Wenn das wirklich eines Deiner drängensten Probleme ist, kannst Du Dir meines uneingeschränkten Neides auf Dich wirklich sicher sein.
Ich denke wenn Du in einen Fahrradladen gehst und nach einem [Cyb](französisch), [Cjub](englisch) oder einem [Kube](deutsch) fragst ist das völlig schnuppe. Der Verkäufer wird Dich garantiert nicht auslachen, wenn`s falsch ist und er weiß trotzdem was Du willst.


----------



## BiermannFreund (31. Dezember 2004)

Und ich denke mal die englische Aussprache, also "KJUP" is am gängigsten und am wenigstens Lachgefärdet 
Kenn das auch nur so, denke mal es wird scho was mit dem Würfel gemein haben *G*


----------



## axl65 (31. Dezember 2004)

kathrinchen schrieb:
			
		

> Wenn das wirklich eines Deiner drängensten Probleme ist, kannst Du Dir meines uneingeschränkten Neides auf Dich wirklich sicher sein.
> Ich denke wenn Du in einen Fahrradladen gehst und nach einem [Cyb](französisch), [Cjub](englisch) oder einem [Kube](deutsch) fragst ist das völlig schnuppe. Der Verkäufer wird Dich garantiert nicht auslachen, wenn`s falsch ist und er weiß trotzdem was Du willst.

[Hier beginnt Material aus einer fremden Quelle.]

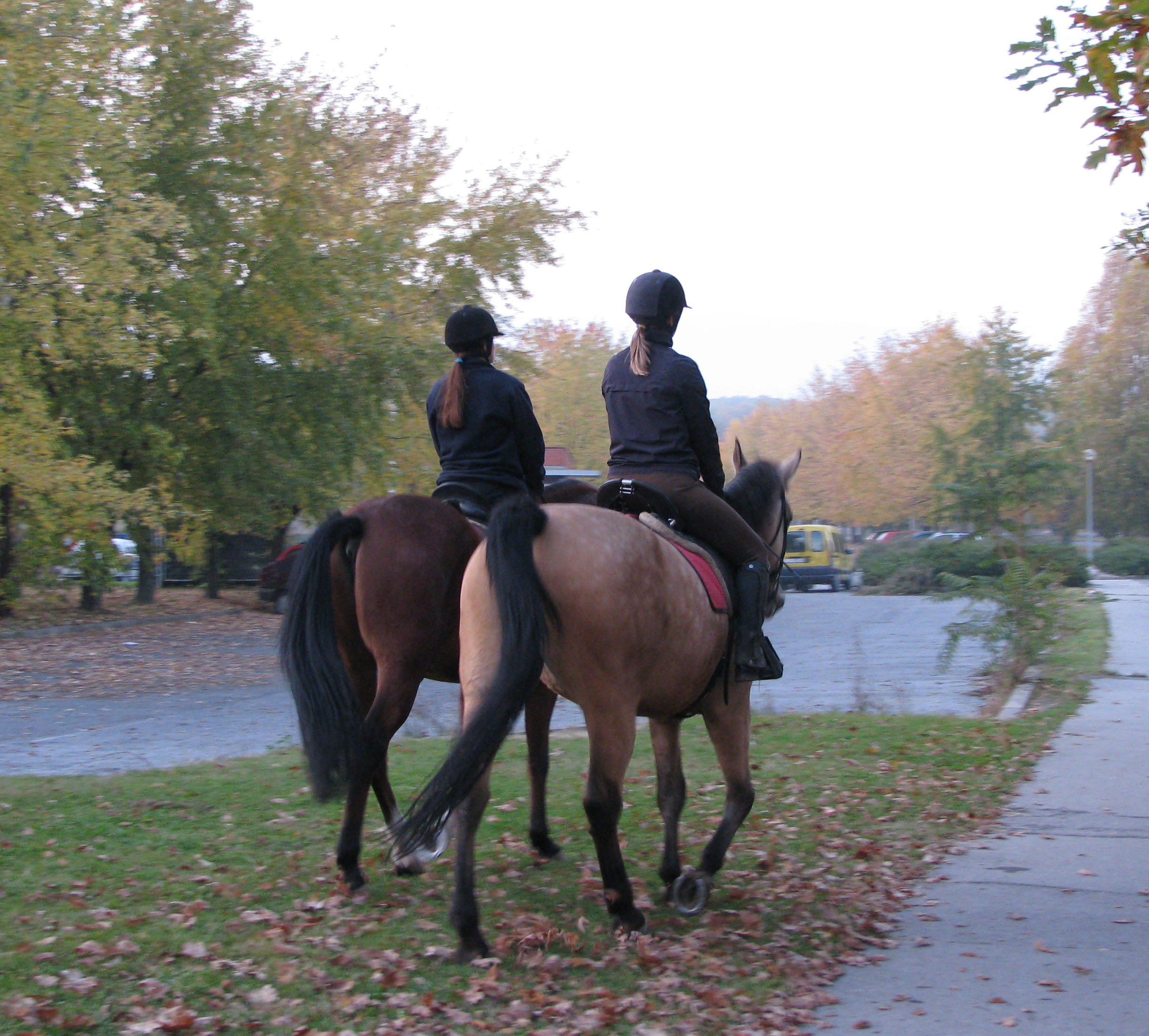 Konjanice u Dubravi, Zagreb
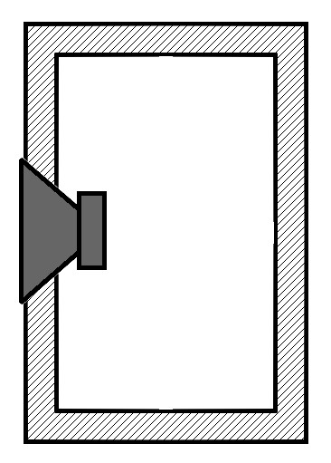 Croquis d'une enceinte close
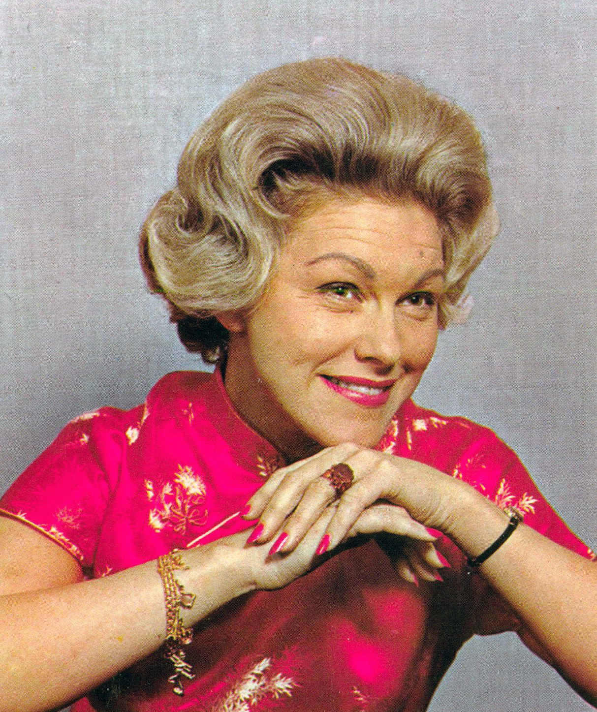 Berith Bohm
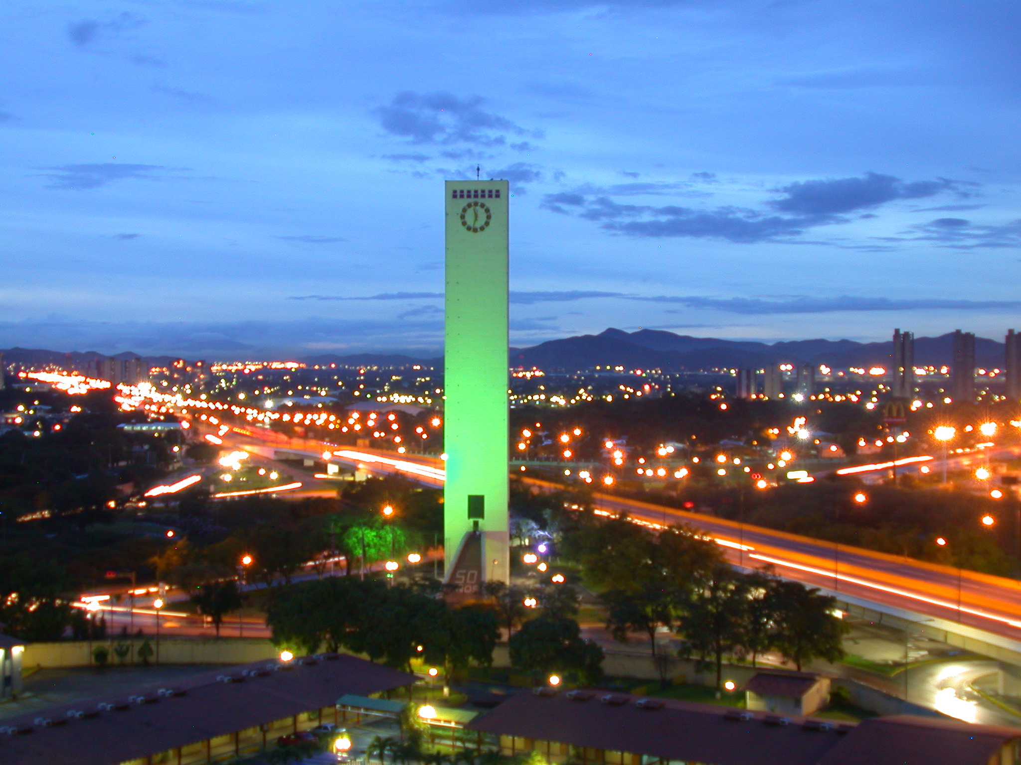 Obelisco de Barquisimeto, año 2005

Ooooohhhh Nein!Dies ist sicherlich nicht eines meiner dringlichsten Probleme,wobei ich sonst eigentlich keine Probleme habe???,mich interessiert die Sache einfach.Da die Firma ja in Deutschland ansässig ist,genauer genommen in Bayern(obwohl es keine Bayern sind sondern Franken(die aber nicht aus Frankreich kommen))müsste es ja eigentlich "Cube"heißen!Vielleicht kann sich ja der ehrenwerte Administrator äussern,er müsste es ja eigentlich wissen!Und für mich wäre es ein guter Auftakt ins neue Jahr!


----------



## PelzPilz (1. Januar 2005)

ich würde sagen kjuhb
kube hab ich noch nie gehört 

ansonsten leben und leben lassen - 
weiß nicht wie man bei der Frage rumstänkern kann - dann antwortet man doch einfach nicht


----------



## dubbel (1. Januar 2005)

oder einfach "kubbe", 
mit betonung auf der ersten silbe


----------



## OrlandoMTB (1. Januar 2005)

hmm.....
Da müsste man doch erstmal abklären, was der Name CUBE eigentlich ausdrücken soll.
Soll das englische Cube für Würfel gemeint sein, dann wäre die Aussprache wohl "kjub".
Ist das ganze aber eine englische Abkürzung könnte man die Sache auch folgendermassen aussprechen: "Ci Ju Be I". 
Die deutsche Aussprache, der deutschen Abkürzung ist dann wie folgt: "Ceh Uh Beh Eh".
Da das Wort CUBE aber nicht durch Punkte (C.U.B.E.) getrennt ist, könnte man davon ausgehen, daß keine Abkürzung dahinter steckt.
Ich persönlich, glaube an die "Würfeltheorie" und werde daher auch in Zukunft "kjub" sagen. Dafür stehe ich mit meinem Namen,

Florian (gesprochen, wie gelesen oder "Eff Ell Oh Err Ih Ah En")


----------



## MTB-News.de




----------



## ewoq (1. Januar 2005)

ich bin für _ZÜHP_


----------



## MTB-Max (1. Januar 2005)

pefro schrieb:
			
		

> Du verwechselst da ne Feinheit, nicht französisch -> sondern fränkisch, also wirds "kup" ausgesprochen.
> 
> Gruß
> Peter



also wenn fränkisch, dann so: gjuub   , dass b ist dabei sehr weich auszusprechen


----------



## axl65 (2. Januar 2005)

Interessant ist ja,das es anscheinend gar keiner so richtig weiss!!!  
Und ich dachte immer,ich bin einzigartig!!!  
Also,vielleicht erbarmt sich ja doch der Moderator,der es ja eigentlich ganz genau wissen müsste!!!Ich gebe die Hoffnung nicht auf,zu erfahren,wie ich den Namen von,2 meiner Bikes,nun richtig auszusprechen habe!!!


----------



## dubbel (2. Januar 2005)

axl65 schrieb:
			
		

> Ich gebe die Hoffnung nicht auf,zu erfahren,wie ich den Namen von,2 meiner Bikes,nun richtig auszusprechen habe!!!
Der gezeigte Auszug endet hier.